Having an abortion is a choice. A choice that provides a person or couple with the option to terminate a pregnancy before it reaches full term. There is a range of reasons as to why someone may choose abortion as an option; however, what is important is that having a choice to access abortion care and support services is a human right here in the UK.

During the International Conference on Population and Development (ICPD) in Cairo in 1994, reproductive rights were defined as ‘… the basic right of all couples and individuals to decide freely and responsibly the number, spacing and timing of their children and to have the information and means to do so, and the right to attain the highest standard of sexual and reproductive health. It also includes the right of all to make decisions concerning reproduction free of discrimination, coercion and violence.’

Despite this sentiment of having and maintaining high standards of sexual and reproductive health being cosigned by world leaders and their governments, many people still experience challenges and barriers to accessing abortion care and support services worldwide.
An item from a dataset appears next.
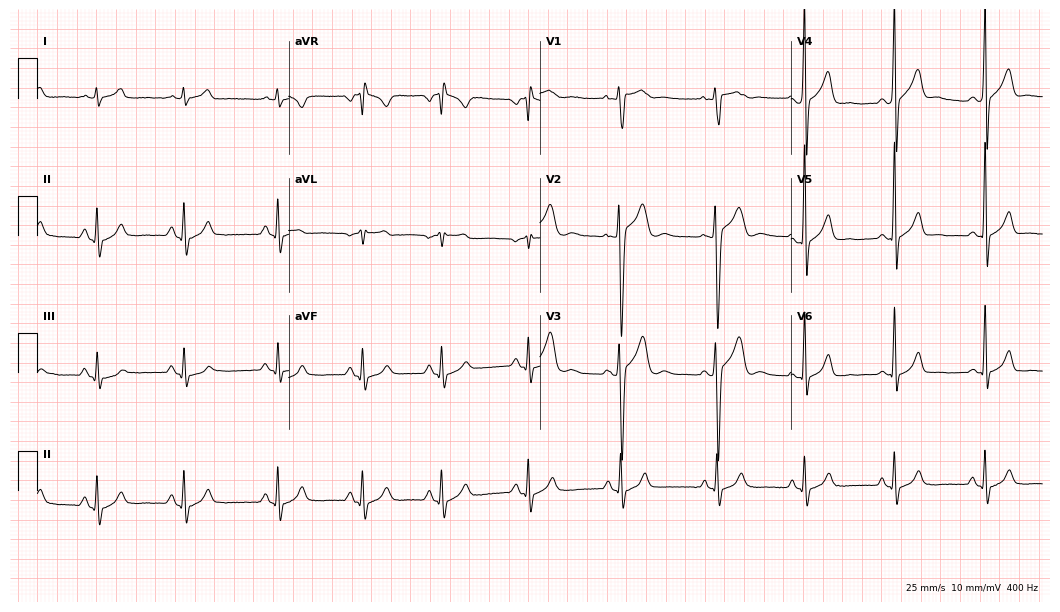
Electrocardiogram, a male patient, 21 years old. Of the six screened findings (first-degree AV block, right bundle branch block, left bundle branch block, sinus bradycardia, atrial fibrillation, sinus tachycardia), none is recorded. Only these six findings were labelled.
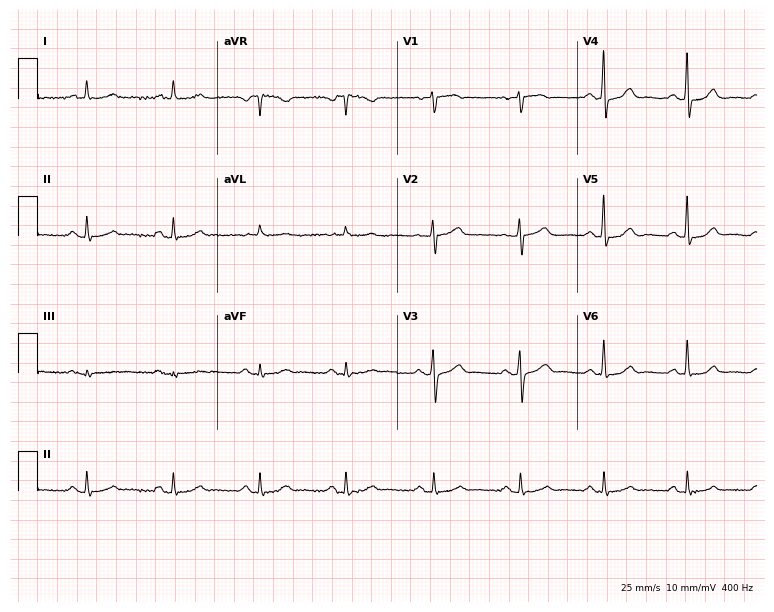
Resting 12-lead electrocardiogram. Patient: a 70-year-old woman. None of these six findings is recorded: first-degree AV block, right bundle branch block, left bundle branch block, sinus bradycardia, atrial fibrillation, sinus tachycardia. Other findings, if any, are not listed.

Almost every country across the world permits abortion under some circumstances, however many people who may want to access abortion care to terminate a pregnancy still do not have adequate access due to the political, economic or religious climates that exist in various countries and regions, thereby negatively impacting a persons ability to exercise their reproductive rights and choices.

As a result, many people may undergo unsafe abortions to terminate their pregnancy. Data taken from the World Health Organisation (WHO) reveals that every 8 minutes a woman in a developing nations will die of complications arising from an unsafe abortion. Additional research found that around 7 million women are admitted to hospitals every year in developing countries, as a result of unsafe abortion. Often, an unsafe abortion is carried out by a person who lacks the professional medical skills and training needed to perform the abortion properly, in addition to the unsafe abortion taking place in an environment that does not meet the minimal medical standards - for example, lacking appropriate medical equipment to perform the procedure, pain relief and sterilisation equipment and supplies, thereby creating a dangerous and unsafe medical environment

Furthermore, undergoing an unsafe abortion can lead to long term physical, mental and emotional consequences or, worse, death. Additionally, there may also be a range of financial and social implications for individuals and their communities as a result. The WHO also highlights that three out of ten pregnancies end in induced abortion. Nearly half of all abortions are unsafe, and almost all of these unsafe abortions occur in developing countries - the global south.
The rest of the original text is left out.